Unfortunately, it is fairly difficult to sustain the effects of these drugs throughout the lifetime of a typical human being, and the withdrawal effects (discontinuing use) are pretty severe. There are also some costs such as feeding and maintaining the person in such a state.
But then, I started researching when various drugs were developed, and in general when serious research of effects of synthesized drugs on brain chemistry started. Surprisingly, it was all within the last 70 years at most. In fact, most modern antidepressants and stimulants only came about in the last 20 years. Compared to how long most of medicine, and most of science has been around it’s a very tiny fraction. Much less than I thought.
So, I began thinking, that given how fast science advances, it’s quite possible that we will figure out how to cheaply, safely, and effectively, induce a permanent state of euphoria to whoever wants it (essentially a life long heroin drip). The main problems that need to be solved are tolerance building and of course cheaply feeding/maintaining someone in this state. These problems seem relatively surmountable within our lifetime.

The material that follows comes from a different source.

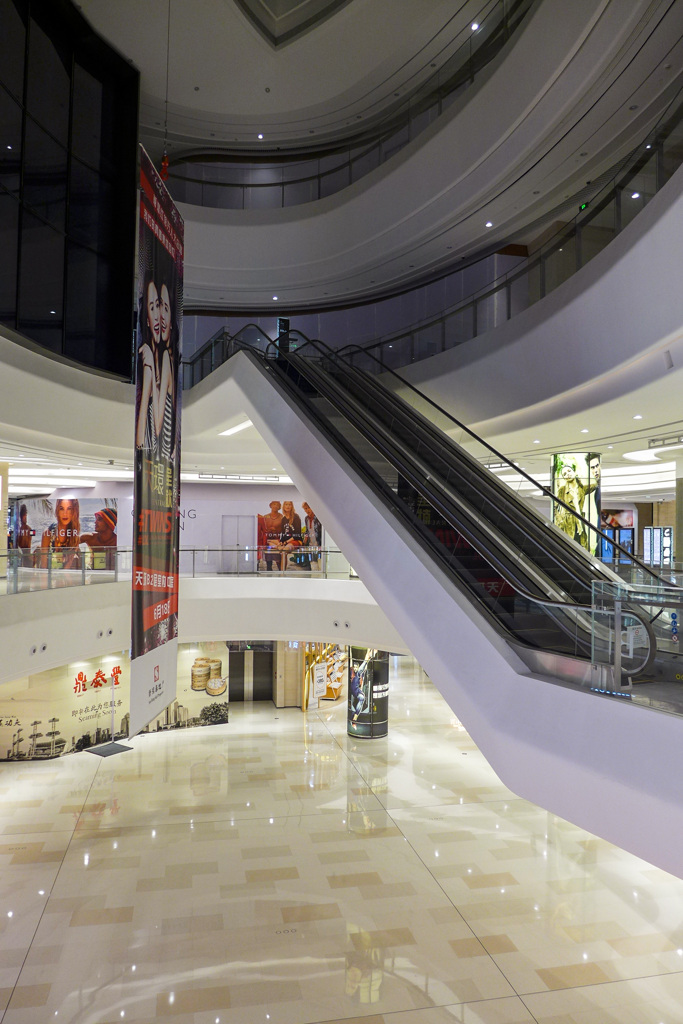 Parc Central Atrium

With that in mind, I wonder why anyone would choose a life outside of a permanent state of euphoria. Anything that could possibly be done in the real world, no matter how exciting, couldn’t possibly exceed a chemically induced maximum in the brain. Sure there would be some resistance at first. Anti drug culture is engrained very deeply. And there’s some cultural narrative of “reality” being better than delusion. Having experienced both thoroughly, I can very confidently say there’s no logic to this type of thinking. Euphoria is euphoria no matter if it’s caused by a drug or an external experience. Having bipolar, the levels of chemicals in my brain fluctuate wildly between manic and depressive phases with no relation to outside events. I think within decades even the most drug averse humans would be convinced that a chemically induced euphoria is much better than an external event generated one.

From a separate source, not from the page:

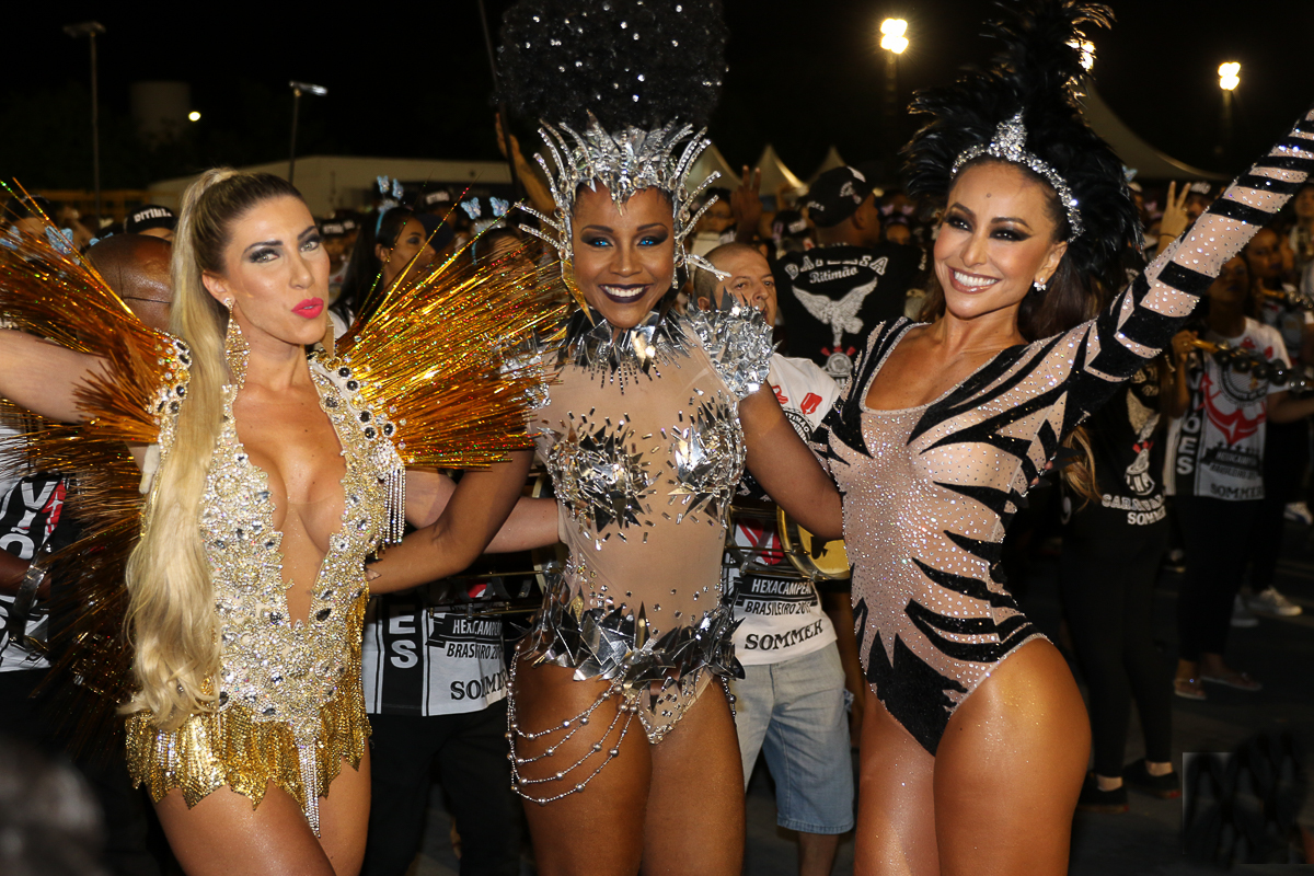 Gaviões da Fiel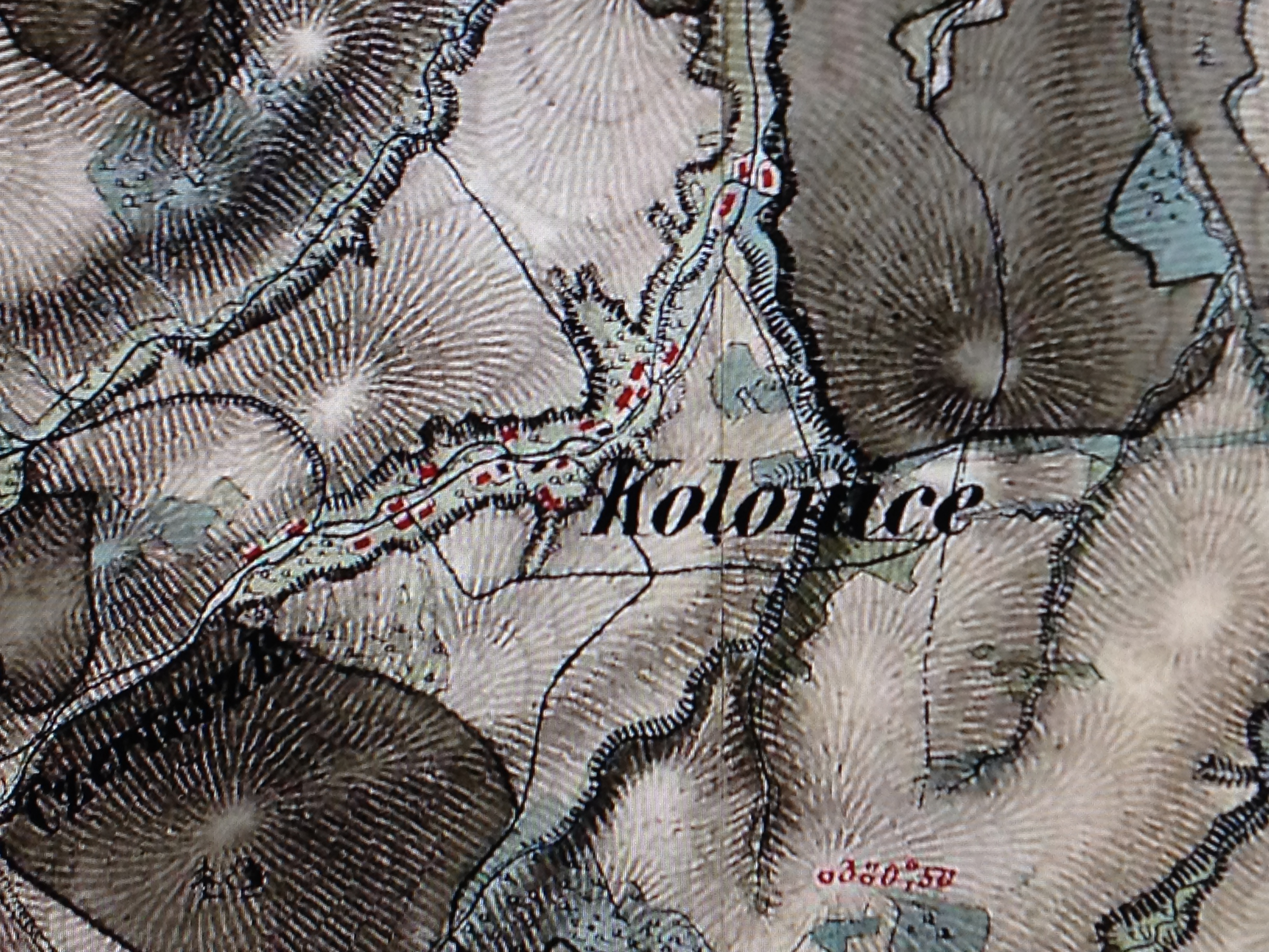 Колоничі на карті кін. 18 ст.

So anyways, I’m assuming that it’s far easier to get humanity to state of chemically induced euphoria than to something like inter stellar travel or even inter stellar communication.
I’ve been thinking — if life evolved outside of our planet, wouldn’t they place themselves in this chemically induced stage far before they invent interstellar travel or communication. In fact, with their whole species in that state, would any research for those fields even be conducted? Why explore or build anything once you’ve chemically achieved life long maximum euphoria without any major side effects?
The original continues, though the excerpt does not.